= Improved Samba Mahsuri =

Variety of rice

Improved Samba Mahsuri (RP Bio-226) is a high yielding fine grain rice variety developed in a collaborative project between scientists from the Council of Scientific & Industrial Research (CSIR)-Centre for Cellular and Molecular Biology (CCMB) and the Indian Council of Agricultural Research (ICAR)-Indian Institute of Rice Research (IIRR). The variety was developed using Marker assisted selection and has three major bacterial blight resistance genes (Xa21, Xa13 and Xa5). The All India Coordinated Rice Improved Project (AICRIP) conducted trials involving this variety of rice in multiple locations across India, and found positive results for resistance to bacterial blight.

==Pedigree==
Samba Mahsuri*4/SS1113

==Recommended States==
The grain has been recommended for use in the following states: Andhra Pradesh, Chhattisgarh, Orissa, Jharkhand, Bihar, Gujarat and Maharashtra.

==Features of Improved Samba Mahsuri==
According to the Rice Knowledge Management Portal:
- Resistant to bacterial blight disease - "Significantly, under conditions of bacterial blight infestation, Improved Samba Mahsuri gives 15-30% more yield than any other bacterial blight susceptible variety."
- High yielding (4.75 to 5.0 tons/ha)
- "Fine grain variety possessing premium grain and cooking quality" - "Improved Samba Mahsuri also possesses excellent grain and cooking quality features on par with Samba Mahsuri in terms of hulling percentage (70%), Head rice recovery (65%), Kernel length (5.0 mm), Kernel breadth (1.8 mm), L/B ratio (2.7), Kernel length after cooking (8.7 mm), Elongation ratio (1.7), Alkali spreading value (4.5) and Amylose content (24.8)."
- Total Duration: 135–140 days

==Performance of Improved Samba Mahsuri across the states (Frontline Demonstrations)==
During the 2009 Kharif season, in Andhra Pradesh, Frontline Demonstrations (FLDs) were conducted by the IIRR in collaboration with Andhra Pradesh Rice Research Institute (APRRI), Maruteru in two districts of Andhra Pradesh viz., West Godavari and Mahbubnagar.

In West Godavari, even though the yield advantage of Improved Samba Mahsuri was not significant enough, the cost of cultivation has gone down because of resistance to the Bacterial Leaf Blight (BLB). The BPT 5204 (Samba Mahsuri) is a popular variety grown in this region, but the variety is susceptible to BLB. Farmers were impressed by the new variety, so many of them started asking for the seed for the next season. To that extent, these demonstrations have helped generate awareness about the new variety.

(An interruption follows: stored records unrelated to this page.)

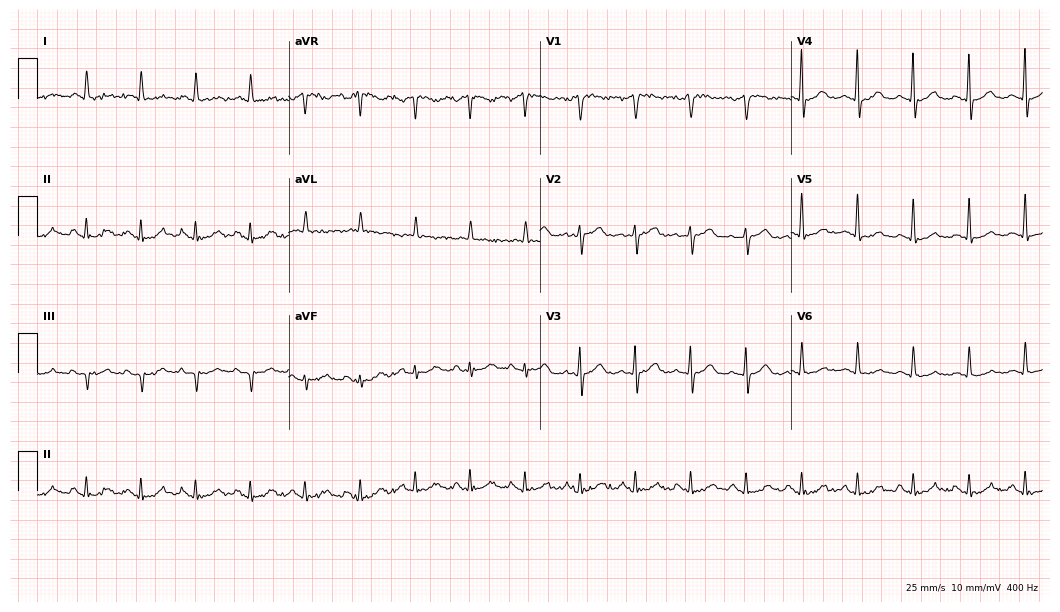
12-lead ECG from a female, 70 years old. No first-degree AV block, right bundle branch block (RBBB), left bundle branch block (LBBB), sinus bradycardia, atrial fibrillation (AF) or sinus tachycardia recorded for this tracing. Other findings, if any, are not listed.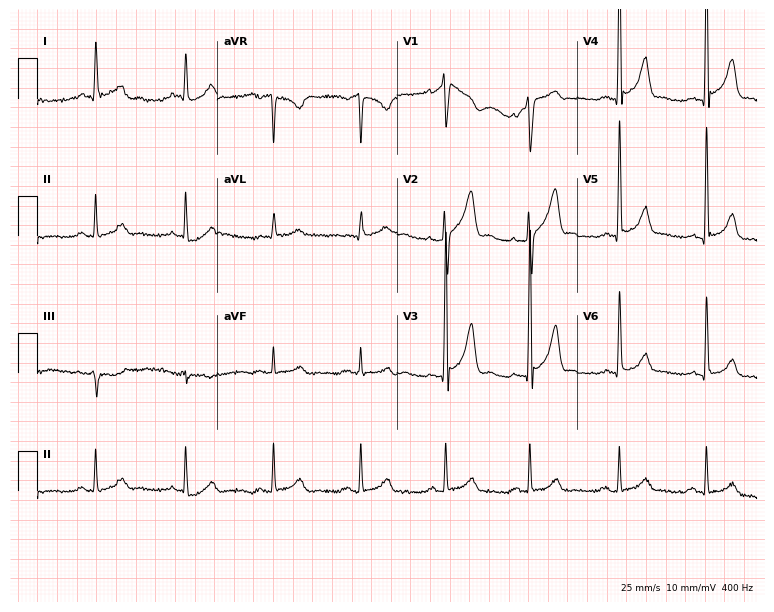
ECG — a 61-year-old man. Screened for six findings — first-degree AV block, right bundle branch block (RBBB), left bundle branch block (LBBB), sinus bradycardia, atrial fibrillation (AF), sinus tachycardia — none is recorded.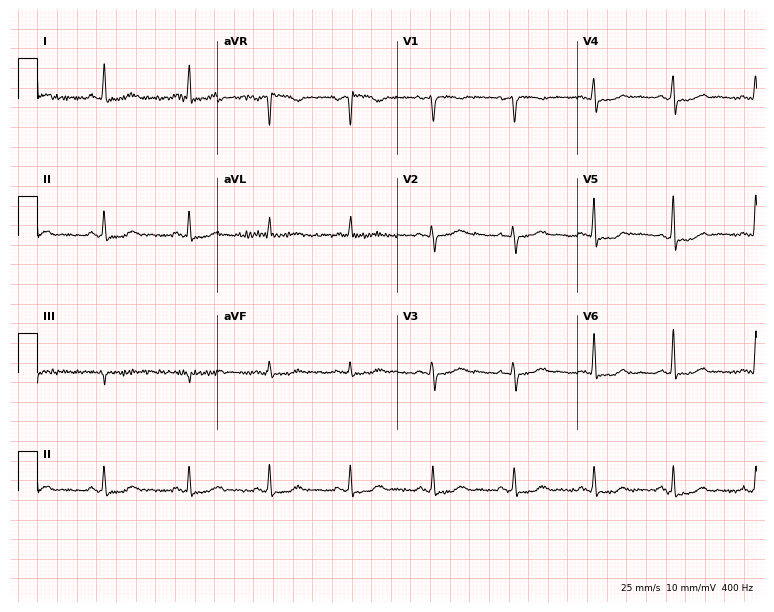
12-lead ECG from a 48-year-old female (7.3-second recording at 400 Hz). Recorded interpretation: within normal limits.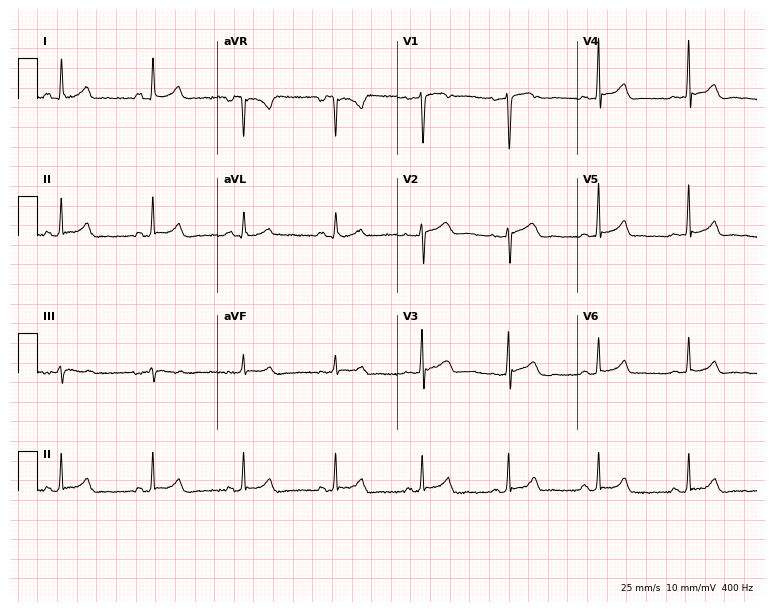
ECG — a woman, 30 years old. Screened for six findings — first-degree AV block, right bundle branch block (RBBB), left bundle branch block (LBBB), sinus bradycardia, atrial fibrillation (AF), sinus tachycardia — none is recorded.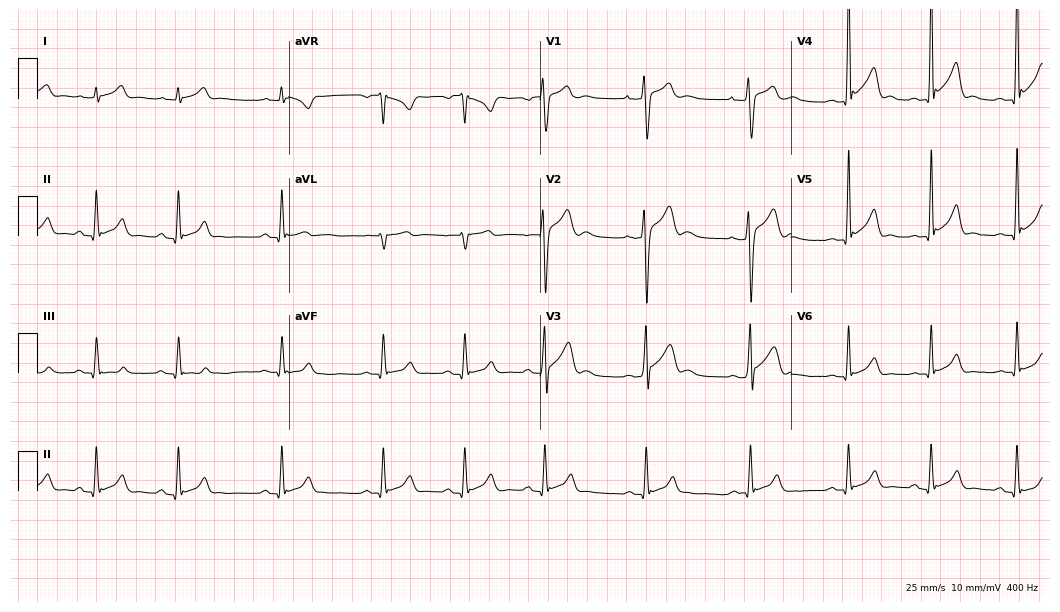
Resting 12-lead electrocardiogram. Patient: an 18-year-old male. None of these six findings is recorded: first-degree AV block, right bundle branch block (RBBB), left bundle branch block (LBBB), sinus bradycardia, atrial fibrillation (AF), sinus tachycardia.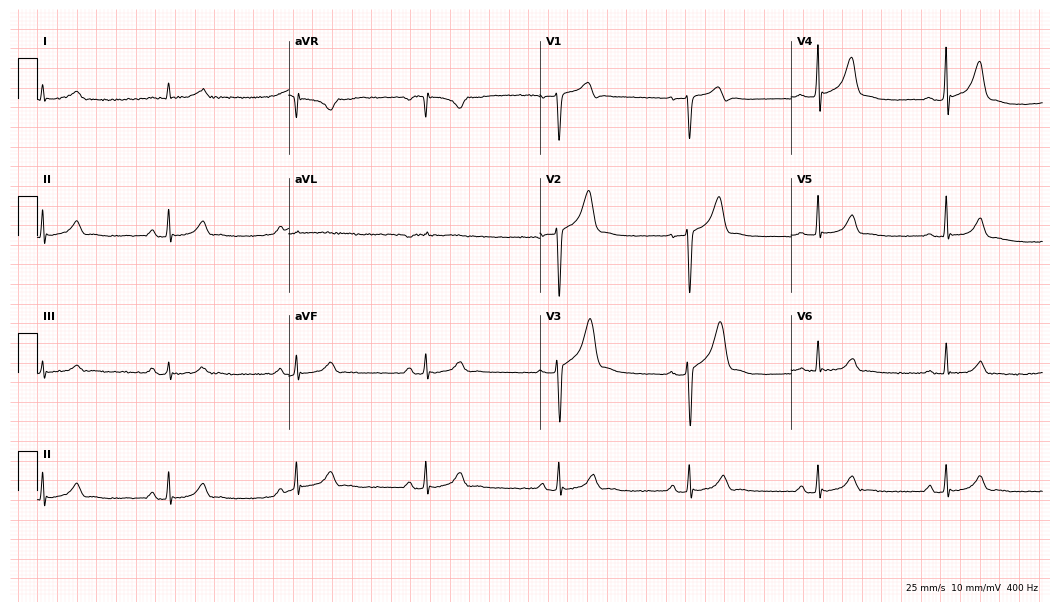
ECG (10.2-second recording at 400 Hz) — a man, 59 years old. Findings include sinus bradycardia (a sinus rate of 50 beats per minute or less).

Since BLB is a serious problem in this area, the variety developed by IIRR and CCMB, Hyderabad through Maker Assisted Backcross Breeding would be a boon to the farmers, not only in Andhra Pradesh but also for farmers in other states where BLB is a serious problem.

===Performance in Gujarat===
Rice is farmed in 14 districts of Gujarat. Rice productivity in Gujarat is quite low, at 1,356 kg/ha, compared to the national average of 1,947 kg/ha. More than 40% of rice land is concentrated in the very low productivity group, with about 40% concentrated in the medium-low production group. As a result, there is potential for increasing rice productivity in farmers' fields.

In 2010, 37 FLDs were organized in nine locations covering 150 farmers by Main Research Station, Navagam (Anand Agricultural University). Kharif being the dry and unfavorable season of the region, over all performance of demonstrated technologies could be considered as significant. The yield advantages of these varieties were in the range of 28% to 67%. Out of 37 FLDs, 2 FLDs were conducted on Improved Samba Mahsuri by the IIRR, in collaboration with the Main Research Station. In an area of 2.0 ha, it has recorded a yield advantage of 32% compared to the local check.